We have successfully applied the library to handle inputs in the gigabyte range. We have for instance build FM-Indexes and compressed suffix trees for inputs up to 64 GB. Our FM-Index implementations use space close to the best state-of-the-art compressors and outperform older implementations. Here are the benchmark results.

Getting Started

The following steps describe how to download install libsdsl.

  1. Clone the current stable version of libsdsl using git:

     git clone https://github.com/simongog/sdsl.git
    
  2. Change into the sdsl directory and run the install script

     cd sdsl
     ./install.sh [EXISTING_DIR_FOR_HEADER_AND_LIBFILES_AND_NOT_THE_CURRENT_DIR]
    
  3. Run all tests to make sure the library was installed correctly: cd test make && make test

  4. You find a Makefile to compile your programs in the examples directory.

  5. Compile some of the Examples and Tutorials available in this wiki.

Documentation

This wiki contains a wide range of Examples and Tutorials.
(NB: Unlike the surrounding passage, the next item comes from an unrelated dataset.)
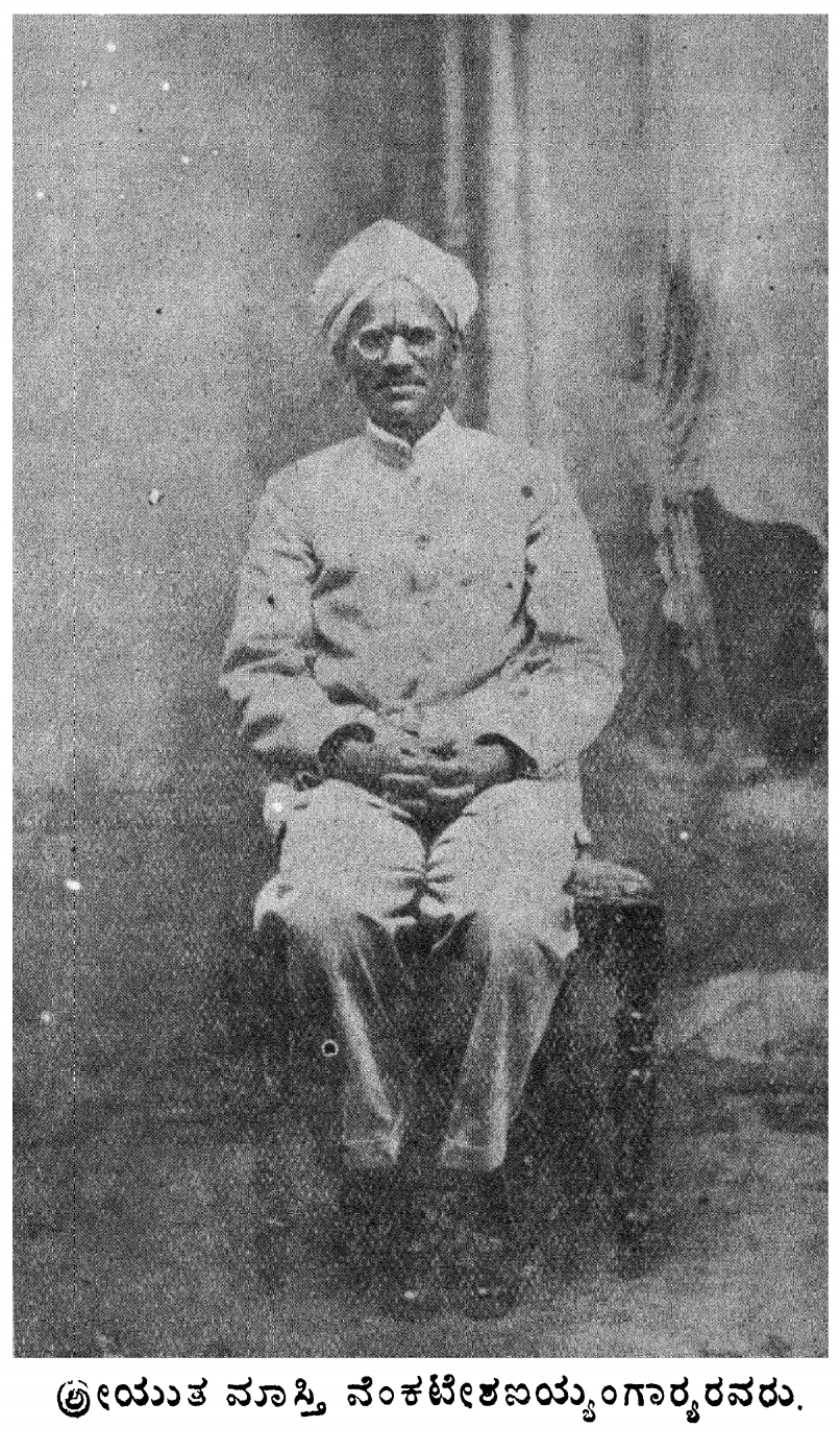 ಕನ್ನಡ: ತಮ್ಮ ಮಧ್ಯ ವಯಸ್ಸಿನಲ್ಲಿ ಮಾಸ್ತಿ ವೆಂಕಟೇಶ ಅಯ್ಯಂಗಾರರು

The code itself is documented and the auto-generated documentation can be accessed at http://simongog.github.com/sdsl/

Limitations

  • The library is tested under Linux and Mac OS. There are only a few operation depended pieces in the code (like the place of temporary files). So it should be easy also run it on Microsoft Windows with the mingw environment.
  • The number of elements in all data structure is limited by (2^{61}).
  • The indexing part of the library can process text with an alphabet size of 255 (the reason for that: the 0-byte is not allowed to occur in the text is appended to the text as special character.)